Nate idly drummed his fingers on the steering wheel in time with the music, a little more fidgety about the quiet than she was though he didn't let it show. He just felt like he should say something or ask something, worried she was bored or uncomfortable even if she didn't really seem like it.

Leija wasn't, and let the quiet drag out on her end. In fact, with the motion and the heat blasting -- despite the hard rock coming out of his speakers; it was low enough for them to talk -- she was feeling kind of sleepy. Sleep had been a rare commodity lately, and she was comfortable. Her eyelids drifted a little. "If I fall asleep in your car, don't like ... drive me to Mexico or anything, okay?" she murmured, letting her head roll over to him to smile a little. "My dad worries."

Nate grinned as he glanced over at her. "I have this funny feeling that you might wake up before we got to the border," he teased her. "But hey, if you want me to drive you home just say the word," since kidnapping people really wasn't his forte and all. "You do look like you're about to doze off." She also looked cute doing it but he left that part out.

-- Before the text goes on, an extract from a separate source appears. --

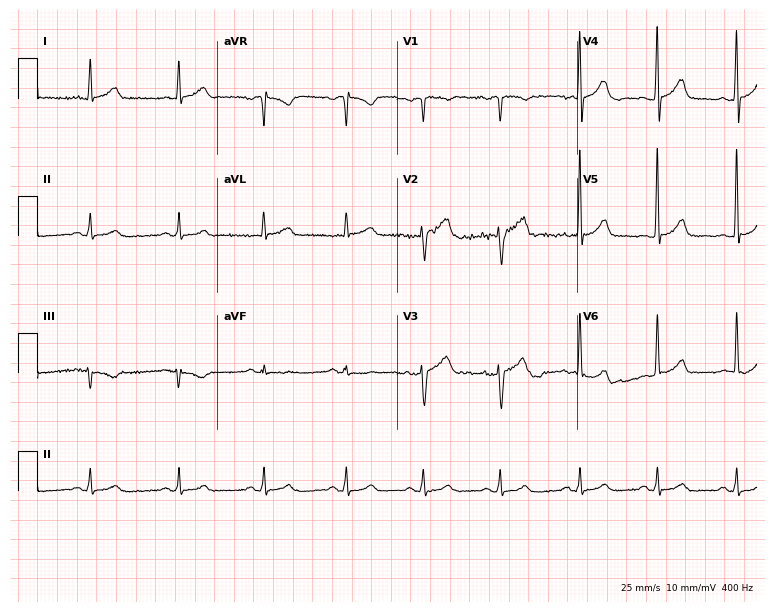
Electrocardiogram, a 60-year-old man. Overall reading on record: normal ECG.

"I dunno man, you've never seen me sleep," she said with a soft lazy chuckle. She shifted to dig her phone out of a pocket and check the time. "Yeah ... I probably ought to be getting back. I gotta cook dinner and everything." She looked over, a little apologetic. 'Cause this was nice, quite honestly. They'd have to do it again sometime. Even if it was just driving around and she was probably lame for appreciating it enough.

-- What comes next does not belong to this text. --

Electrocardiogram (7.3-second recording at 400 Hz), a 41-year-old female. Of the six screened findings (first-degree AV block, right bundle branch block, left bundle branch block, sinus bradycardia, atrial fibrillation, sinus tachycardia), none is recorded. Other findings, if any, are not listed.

Nate offered her an easy smile. "Yeah I should probably get going too." Not that he had to be home but he wanted to find Nic's tag and grab something to eat. He turned the next corner to head back to her house gesturing up ahead. "Take a left there right?" He was pretty sure that was the right way, she lived close to school and he was getting a better feel for the places he knew in town and the connection between them.

"Yup, a left and then another right," she answered easily. She'd learned the town pretty quickly, and wasn't going to be forgetting it any time soon. Her sense of direction was superb. It just came with being a valkyrie. As they headed back to her place, Leija smiled over at him warmly. "Thanks again for this, it was cool. I really needed it," she told him, and meant every word of it. Now if only that chilled-out feeling would stay, that would be really helpful to like, everything. Still, it was nice.

He could tell how earnest she was being and it surprised him a little, though she had mentioned having a weird time lately. "Hey," he murmured gently. "If you ever need a time out or just someone to talk to or, you know, not talk to even, just give me a call. That's what my number's for." A couple of turns and they were on her street again and he felt like he'd learnt a little more about the town just cruising through it. "Doesn't matter what time it is either."

"Thanks. Same to you, honestly. I keep fuckered hours, so." She unbuckled herself as he pulled up to a stop at her house. On impulse, after a second's hesitation, she leaned over to give him one of those awkward in-the-car side hugs. They'd talked about some rough shit, after all. "Be safe getting home, Nate. I'll talk to you later." And then she was heading out the door.

He'd given her a little squeeze back, smiling at her retreating back. "Later," he agreed and waited until she was inside the house with the door closed behind her before he drove off again. He wasn't entirely sure what this was but it was nice and he wasn't going to overthink it. Right this moment he had Nic's tag to find and a good friendship to cherish, why complicate things more.